# [YOUR INSTRUCTIONS]
Only the lines below from the one containing "Jedna z czterech" through the one containing "Fürst Karl zu" belong in the answer, set down exactly, with the pictures left out.

# [DATA FOR REVIEW]
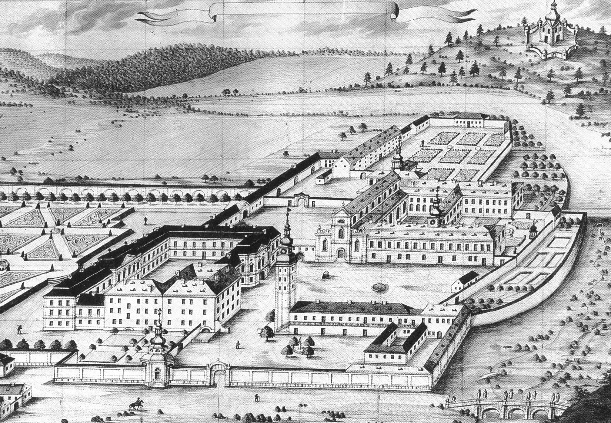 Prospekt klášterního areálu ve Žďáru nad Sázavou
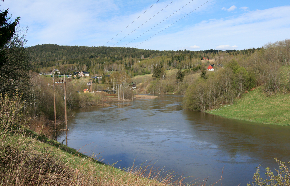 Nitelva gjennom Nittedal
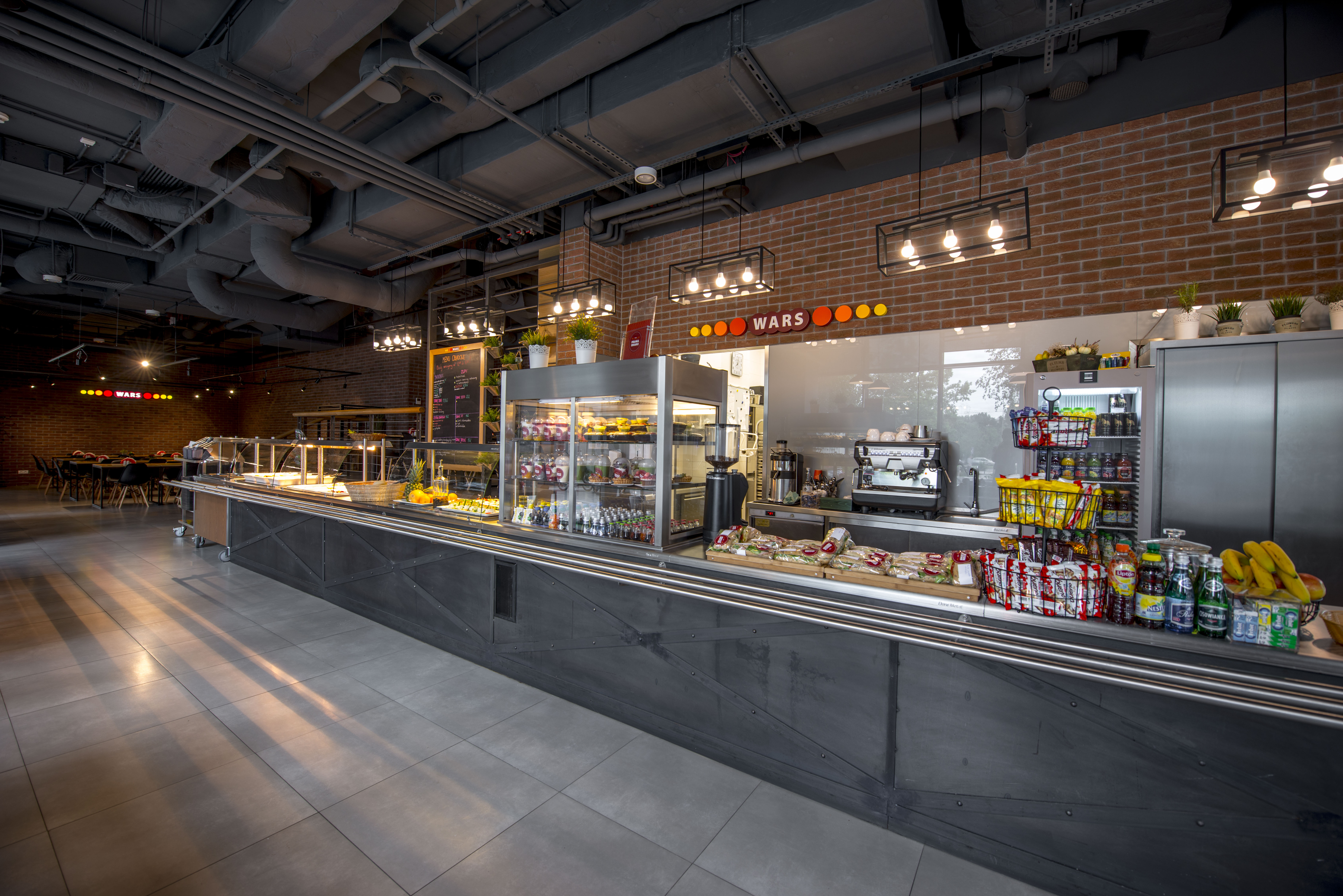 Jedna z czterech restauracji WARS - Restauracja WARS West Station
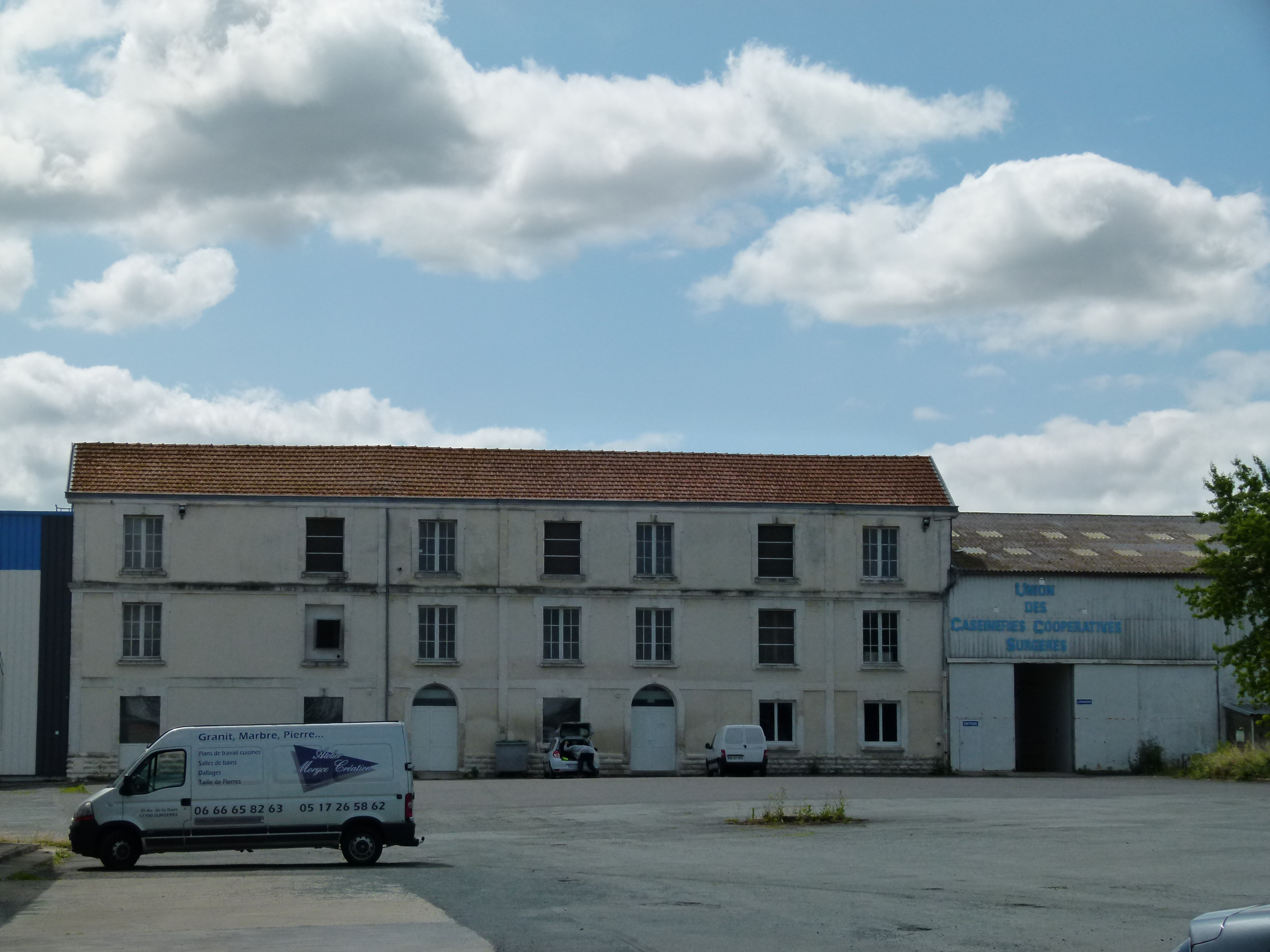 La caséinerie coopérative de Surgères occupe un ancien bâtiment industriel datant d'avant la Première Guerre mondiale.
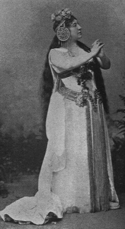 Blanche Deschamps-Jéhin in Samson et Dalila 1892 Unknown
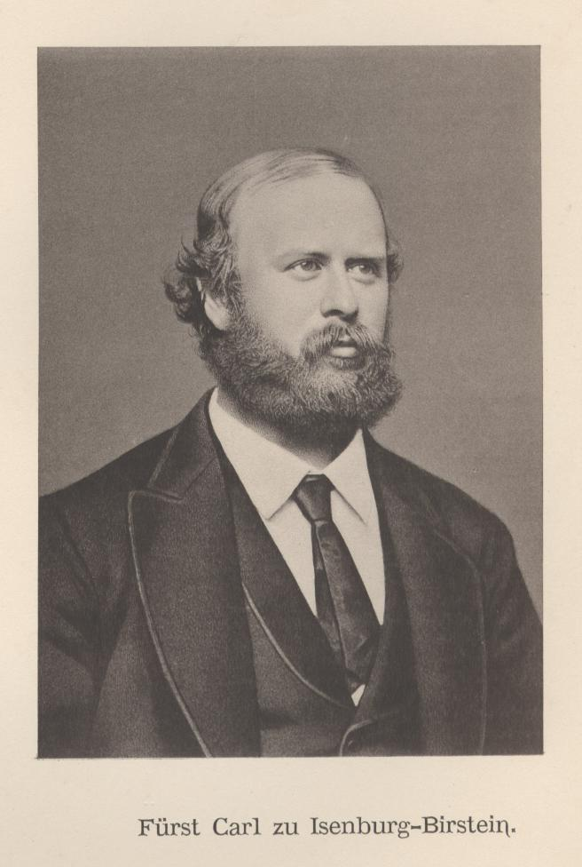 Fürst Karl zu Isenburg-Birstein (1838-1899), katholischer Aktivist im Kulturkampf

==

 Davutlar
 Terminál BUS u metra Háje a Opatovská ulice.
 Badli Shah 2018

# [ANSWER]
 Jedna z czterech restauracji WARS - Restauracja WARS West Station
 La caséinerie coopérative de Surgères occupe un ancien bâtiment industriel datant d'avant la Première Guerre mondiale.
 Blanche Deschamps-Jéhin in Samson et Dalila 1892 Unknown
 Fürst Karl zu Isenburg-Birstein (1838-1899), katholischer Aktivist im Kulturkampf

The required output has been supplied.